Open asturkmani opened 7 years ago
Try comparing the hidden Markov process likelihood when instantiated randomly vs the ones instantiated from the G-Means found clusters
Compare the Anderson scores of G-Means clusters to Anderson scores of random GMMs
Objective: Uncover the generative model behind these data samples
Test:
[x] PCA dimensionality reduction
[x] Cluster with k-means
Conclusion: The principal modes only reveal information expressing which apps are mostly used. While this is interesting, it doesn't tell us much about the generative latent space. Euclidean metrics don't capture the nuances of the data.

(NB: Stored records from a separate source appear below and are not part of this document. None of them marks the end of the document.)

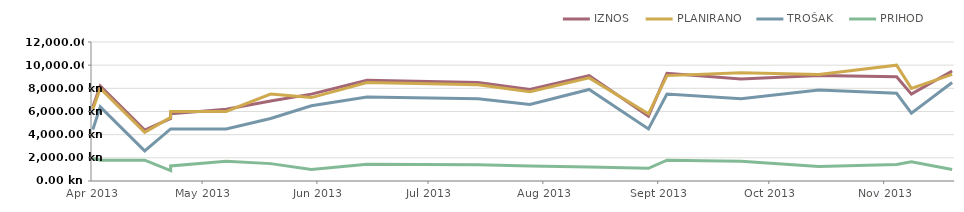
| Category | IZNOS | PLANIRANO | TROŠAK | PRIHOD |
|---|---|---|---|---|
| 2013-04-23 | 6400 | 6200 | 4450 | 1950 |
| 2013-04-25 | 8200 | 8000 | 6400 | 1800 |
| 2013-05-07 | 4400 | 4200 | 2600 | 1800 |
| 2013-05-14 | 5400 | 5500 | 4500 | 900 |
| 2013-05-14 | 5800 | 6000 | 4500 | 1300 |
| 2013-05-29 | 6200 | 6000 | 4500 | 1700 |
| 2013-06-10 | 6900 | 7500 | 5400 | 1500 |
| 2013-06-21 | 7500 | 7200 | 6500 | 1000 |
| 2013-07-06 | 8700 | 8500 | 7250 | 1450 |
| 2013-08-05 | 8500 | 8300 | 7100 | 1400 |
| 2013-08-19 | 7900 | 7700 | 6600 | 1300 |
| 2013-09-04 | 9100 | 8900 | 7900 | 1200 |
| 2013-09-20 | 5600 | 5800 | 4500 | 1100 |
| 2013-09-25 | 9300 | 9100 | 7500 | 1800 |
| 2013-10-15 | 8800 | 9350 | 7100 | 1700 |
| 2013-11-05 | 9100 | 9200 | 7850 | 1250 |
| 2013-11-26 | 9000 | 10000 | 7575 | 1425 |
| 2013-11-30 | 7500 | 8000 | 5850 | 1650 |
| 2013-12-11 | 9500 | 9200 | 8500 | 1000 |
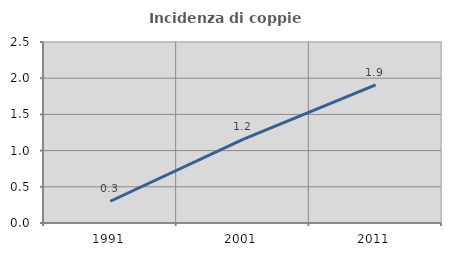
| Category | Incidenza di coppie miste |
|---|---|
| 1991.0 | 0.301 |
| 2001.0 | 1.154 |
| 2011.0 | 1.907 |
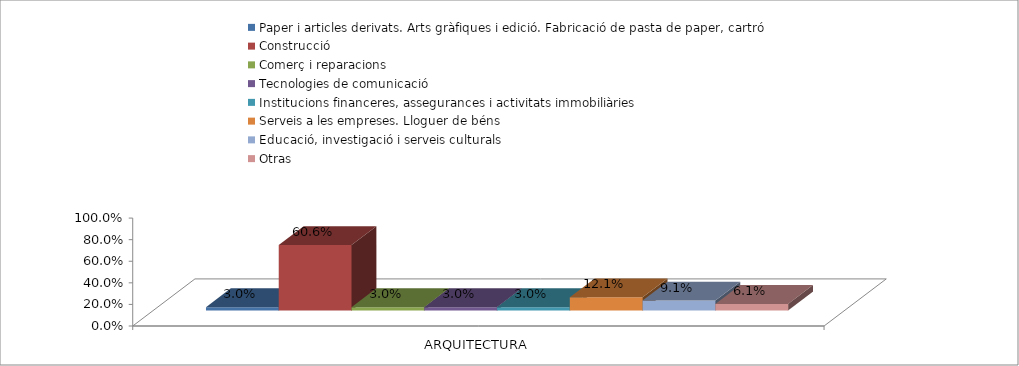
| Category | Paper i articles derivats. Arts gràfiques i edició. Fabricació de pasta de paper, cartró | Construcció | Comerç i reparacions | Tecnologies de comunicació | Institucions financeres, assegurances i activitats immobiliàries | Serveis a les empreses. Lloguer de béns | Educació, investigació i serveis culturals | Otras |
|---|---|---|---|---|---|---|---|---|
| ARQUITECTURA | 0.03 | 0.606 | 0.03 | 0.03 | 0.03 | 0.121 | 0.091 | 0.061 |
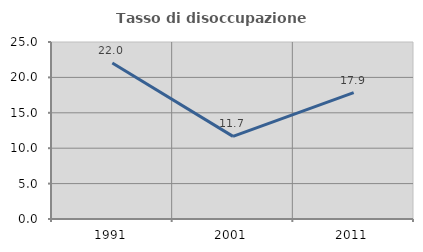
| Category | Tasso di disoccupazione giovanile  |
|---|---|
| 1991.0 | 22.034 |
| 2001.0 | 11.667 |
| 2011.0 | 17.857 |
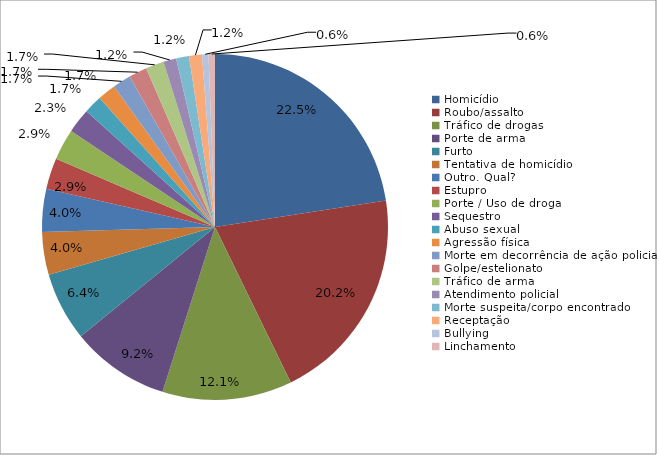
| Category | Series 0 |
|---|---|
| Homicídio | 0.225 |
| Roubo/assalto | 0.202 |
| Tráfico de drogas | 0.121 |
| Porte de arma | 0.092 |
| Furto | 0.064 |
| Tentativa de homicídio | 0.04 |
| Outro. Qual? | 0.04 |
| Estupro | 0.029 |
| Porte / Uso de droga | 0.029 |
| Sequestro | 0.023 |
| Abuso sexual | 0.017 |
| Agressão física | 0.017 |
| Morte em decorrência de ação policial | 0.017 |
| Golpe/estelionato | 0.017 |
| Tráfico de arma | 0.017 |
| Atendimento policial | 0.012 |
| Morte suspeita/corpo encontrado | 0.012 |
| Receptação | 0.012 |
| Bullying | 0.006 |
| Linchamento | 0.006 |
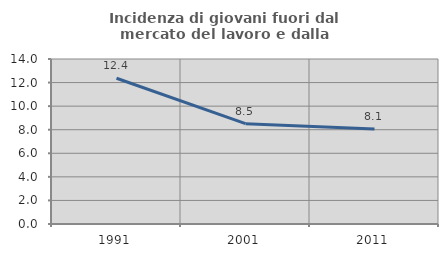
| Category | Incidenza di giovani fuori dal mercato del lavoro e dalla formazione  |
|---|---|
| 1991.0 | 12.367 |
| 2001.0 | 8.515 |
| 2011.0 | 8.052 |
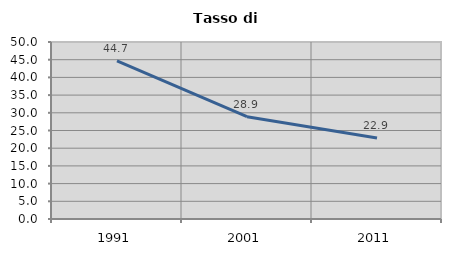
| Category | Tasso di disoccupazione   |
|---|---|
| 1991.0 | 44.688 |
| 2001.0 | 28.888 |
| 2011.0 | 22.906 |
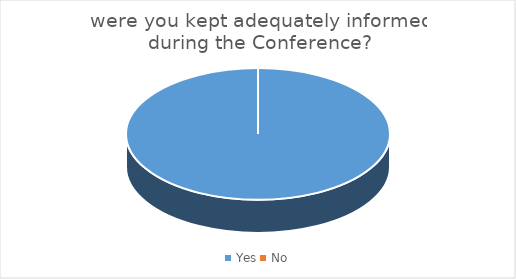
| Category | Series 0 |
|---|---|
| Yes | 30 |
| No | 0 |
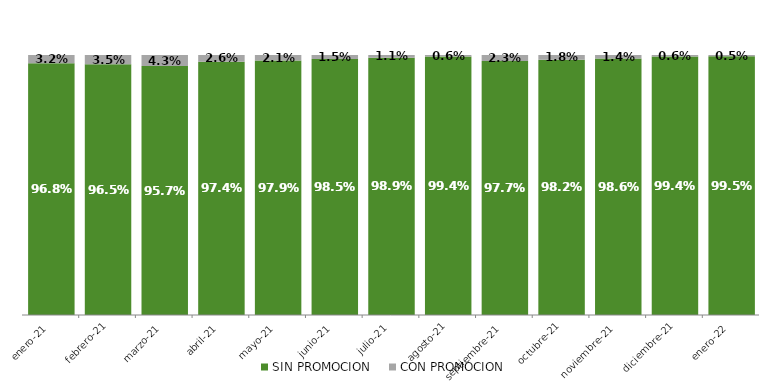
| Category | SIN PROMOCION   | CON PROMOCION   |
|---|---|---|
| 2021-01-01 | 0.968 | 0.032 |
| 2021-02-01 | 0.965 | 0.035 |
| 2021-03-01 | 0.957 | 0.043 |
| 2021-04-01 | 0.974 | 0.026 |
| 2021-05-01 | 0.979 | 0.021 |
| 2021-06-01 | 0.985 | 0.015 |
| 2021-07-01 | 0.989 | 0.011 |
| 2021-08-01 | 0.994 | 0.006 |
| 2021-09-01 | 0.977 | 0.023 |
| 2021-10-01 | 0.982 | 0.018 |
| 2021-11-01 | 0.986 | 0.014 |
| 2021-12-01 | 0.994 | 0.006 |
| 2022-01-01 | 0.995 | 0.005 |
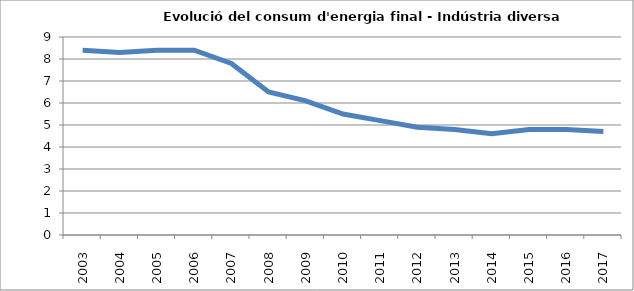
| Category | 8,4 8,3 8,4 8,4 7,8 6,5 6,1 5,5 5,2 4,9 4,8 4,6 4,8 4,8 4,7 |
|---|---|
| 2003.0 | 8.4 |
| 2004.0 | 8.3 |
| 2005.0 | 8.4 |
| 2006.0 | 8.4 |
| 2007.0 | 7.8 |
| 2008.0 | 6.5 |
| 2009.0 | 6.1 |
| 2010.0 | 5.5 |
| 2011.0 | 5.2 |
| 2012.0 | 4.9 |
| 2013.0 | 4.8 |
| 2014.0 | 4.6 |
| 2015.0 | 4.8 |
| 2016.0 | 4.8 |
| 2017.0 | 4.7 |
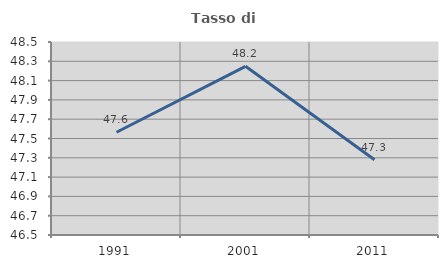
| Category | Tasso di occupazione   |
|---|---|
| 1991.0 | 47.564 |
| 2001.0 | 48.248 |
| 2011.0 | 47.279 |
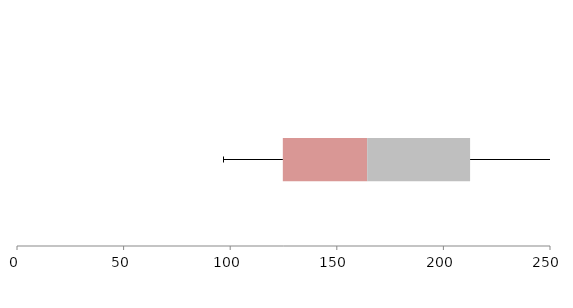
| Category | Series 1 | Series 2 | Series 3 |
|---|---|---|---|
| 0 | 124.683 | 39.565 | 48.272 |
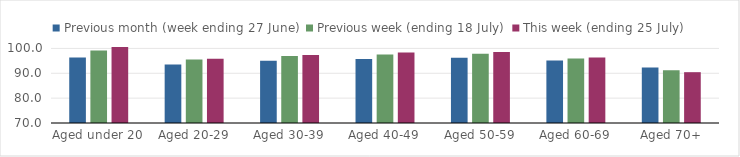
| Category | Previous month (week ending 27 June) | Previous week (ending 18 July) | This week (ending 25 July) |
|---|---|---|---|
| Aged under 20 | 96.364 | 99.135 | 100.617 |
| Aged 20-29 | 93.53 | 95.578 | 95.825 |
| Aged 30-39 | 95.019 | 96.92 | 97.385 |
| Aged 40-49 | 95.781 | 97.577 | 98.368 |
| Aged 50-59 | 96.217 | 97.833 | 98.523 |
| Aged 60-69 | 95.164 | 95.936 | 96.378 |
| Aged 70+ | 92.376 | 91.204 | 90.445 |

[x] Cluster/Model with G-means G-means assumes the clusters are sampled from a latent Gaussian distribution. Consequently, each cluster represents samples from a distribution in a latent space, where each cluster indicates an underlying individual state, for example, focus on work, bored, actively checking social media, etc
[x] Cluster/Model with Gaussian Mixture Models using G-Means algorithm
[x] Use Variational Autoencoders to learn latent representation
Conclusions: Some Gaussian structure exists in the data since G-Means passes Anderson tests, however, the captured structure is still a little vague and there may be more information to be learned from dimensionality reduction techniques that account for time dependency.
[x] LSTM embedding matrix for dimensionality reduction
[ ] LSTM encoder-decoder for sequence-to-sequence modelling
[ ] LSTM encoder-decoder with attention mechanism
[x] Hidden Markov Model to infer generative Markovian process
[x] (Variational) Autoencoder with time-dependency